Records for the task

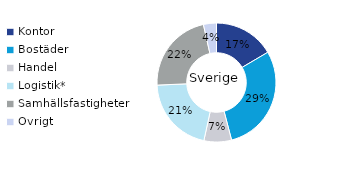
| Category | Sverige |
|---|---|
| Kontor | 0.165 |
| Bostäder | 0.294 |
| Handel | 0.075 |
| Logistik* | 0.209 |
| Samhällsfastigheter | 0.222 |
| Övrigt | 0.035 |
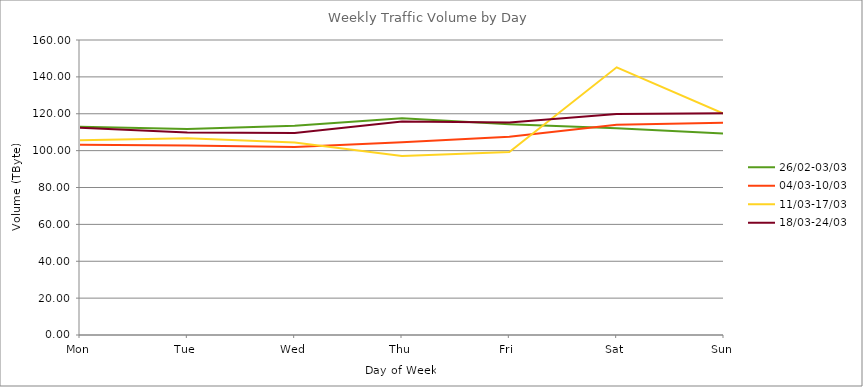
| Category | 26/02-03/03 | 04/03-10/03 | 11/03-17/03 | 18/03-24/03 |
|---|---|---|---|---|
| Mon | 112.91 | 103.25 | 105.64 | 112.35 |
| Tue | 111.76 | 102.8 | 106.66 | 109.89 |
| Wed | 113.53 | 101.93 | 104.36 | 109.56 |
| Thu | 117.55 | 104.55 | 97.07 | 115.81 |
| Fri | 114.37 | 107.54 | 99.29 | 115.24 |
| Sat | 112.18 | 114.06 | 145.19 | 119.85 |
| Sun | 109.29 | 115.14 | 119.95 | 120.28 |
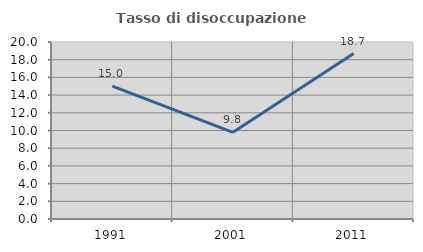
| Category | Tasso di disoccupazione giovanile  |
|---|---|
| 1991.0 | 15.023 |
| 2001.0 | 9.79 |
| 2011.0 | 18.692 |
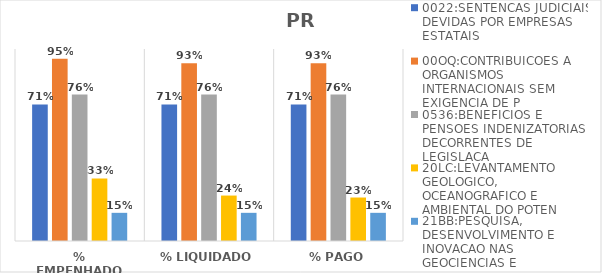
| Category | 0022:SENTENCAS JUDICIAIS DEVIDAS POR EMPRESAS ESTATAIS | 00OQ:CONTRIBUICOES A ORGANISMOS INTERNACIONAIS SEM EXIGENCIA DE P | 0536:BENEFICIOS E PENSOES INDENIZATORIAS DECORRENTES DE LEGISLACA | 20LC:LEVANTAMENTO GEOLOGICO, OCEANOGRAFICO E AMBIENTAL DO POTEN | 21BB:PESQUISA, DESENVOLVIMENTO E INOVACAO NAS GEOCIENCIAS E |
|---|---|---|---|---|---|
| % EMPENHADO | 0.711 | 0.95 | 0.763 | 0.326 | 0.147 |
| % LIQUIDADO | 0.711 | 0.926 | 0.763 | 0.237 | 0.147 |
| % PAGO | 0.711 | 0.926 | 0.763 | 0.226 | 0.147 |
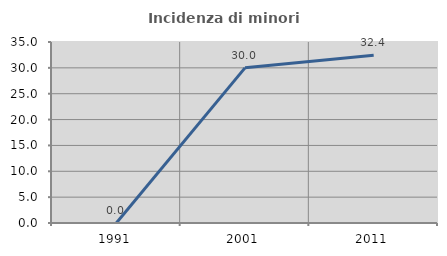
| Category | Incidenza di minori stranieri |
|---|---|
| 1991.0 | 0 |
| 2001.0 | 30 |
| 2011.0 | 32.432 |
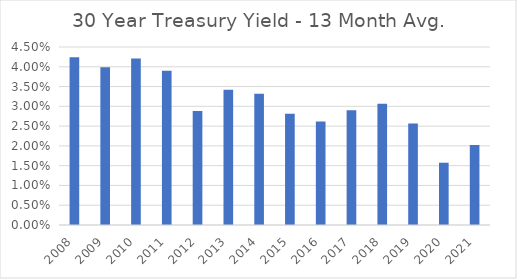
| Category | Series 0 |
|---|---|
| 2008.0 | 0.042 |
| 2009.0 | 0.04 |
| 2010.0 | 0.042 |
| 2011.0 | 0.039 |
| 2012.0 | 0.029 |
| 2013.0 | 0.034 |
| 2014.0 | 0.033 |
| 2015.0 | 0.028 |
| 2016.0 | 0.026 |
| 2017.0 | 0.029 |
| 2018.0 | 0.031 |
| 2019.0 | 0.026 |
| 2020.0 | 0.016 |
| 2021.0 | 0.02 |
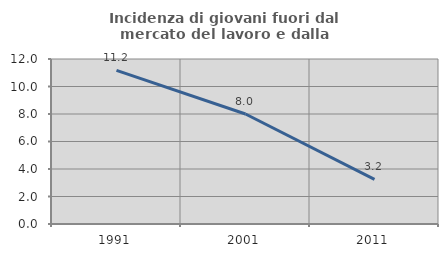
| Category | Incidenza di giovani fuori dal mercato del lavoro e dalla formazione  |
|---|---|
| 1991.0 | 11.173 |
| 2001.0 | 8 |
| 2011.0 | 3.247 |
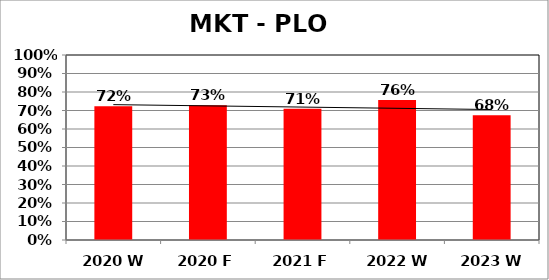
| Category | Series 0 |
|---|---|
| 2020 W | 0.723 |
| 2020 F | 0.728 |
| 2021 F | 0.71 |
| 2022 W | 0.757 |
| 2023 W | 0.675 |
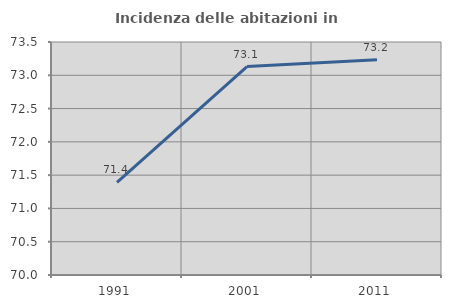
| Category | Incidenza delle abitazioni in proprietà  |
|---|---|
| 1991.0 | 71.391 |
| 2001.0 | 73.131 |
| 2011.0 | 73.234 |

Assignment
Every line above from the one with "104.36 | 109.56 |" down to the one with "2001.0 | 9.79 |" must be written out exactly, and no picture may appear.

Completed exercise
| Wed | 113.53 | 101.93 | 104.36 | 109.56 |
| Thu | 117.55 | 104.55 | 97.07 | 115.81 |
| Fri | 114.37 | 107.54 | 99.29 | 115.24 |
| Sat | 112.18 | 114.06 | 145.19 | 119.85 |
| Sun | 109.29 | 115.14 | 119.95 | 120.28 |
| Category | Tasso di disoccupazione giovanile  |
|---|---|
| 1991.0 | 15.023 |
| 2001.0 | 9.79 |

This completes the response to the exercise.